I chose three different models to test on my data, the linear regression, Random Forest Classifier, and Gradient Boosting Classifier. I chose these three as linear regression is more or less my "Staple" model type that gives me a good baseline. I chose the other two however as they both handle skewed datasets quite well. For each of these 5 metrics reports were generated based on k-folds, and I kept what I thought was the best performing ones, most metric reports were fairly consistent.

### Linear Regression

This model performed horribly. At first I assumed it had performed well as the accuracy in earlier testing was at 99%. This was quickly proven wrong by looking at the outputted metrics report `LogReg_metrics_report.txt`. This shows that Precision, Recall, and Sensitivity were all at 0%. This shows me that more than likely the model labeled everything as not_fraud, which works for the skewed dataset but is not what we want.

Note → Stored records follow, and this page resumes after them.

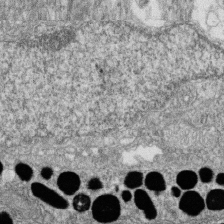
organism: Zebrafish
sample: Cilia; retinal pigment epithelium
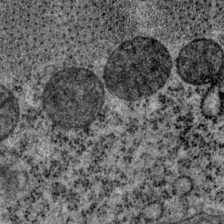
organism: P. pacificus
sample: Pharynx
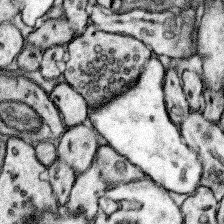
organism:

### Random Forest Classifier

This model performed the best out of the group based on the metrics I gave it. As this model handles skewed datasets well this is not too much of a surprise. We do unfortunately have Recall and Sensitivity at 74.11%, which isn't much better than the initial model baseline given to us, but our Precision score was at 95.74% which is lightyears ahead of the original model.

### Gradient Boosting Classifier

This model also performed quite well out of the three. However, while looking over the metrics they were inconsistent with Recall being as low as 50% and as high as 71%. While this model still performs alright, overall it is not doing too much better than the baseline model, except in Precision where it recieved a score of 89.90%.

### Which Model Did I Choose?

I decided to go with Random Forest Classifier as it performed the best out of the three models while still being the most consistent. Gradient Boosting Classifier Varied too much between k-folds for me to feel comfortable utilizing it.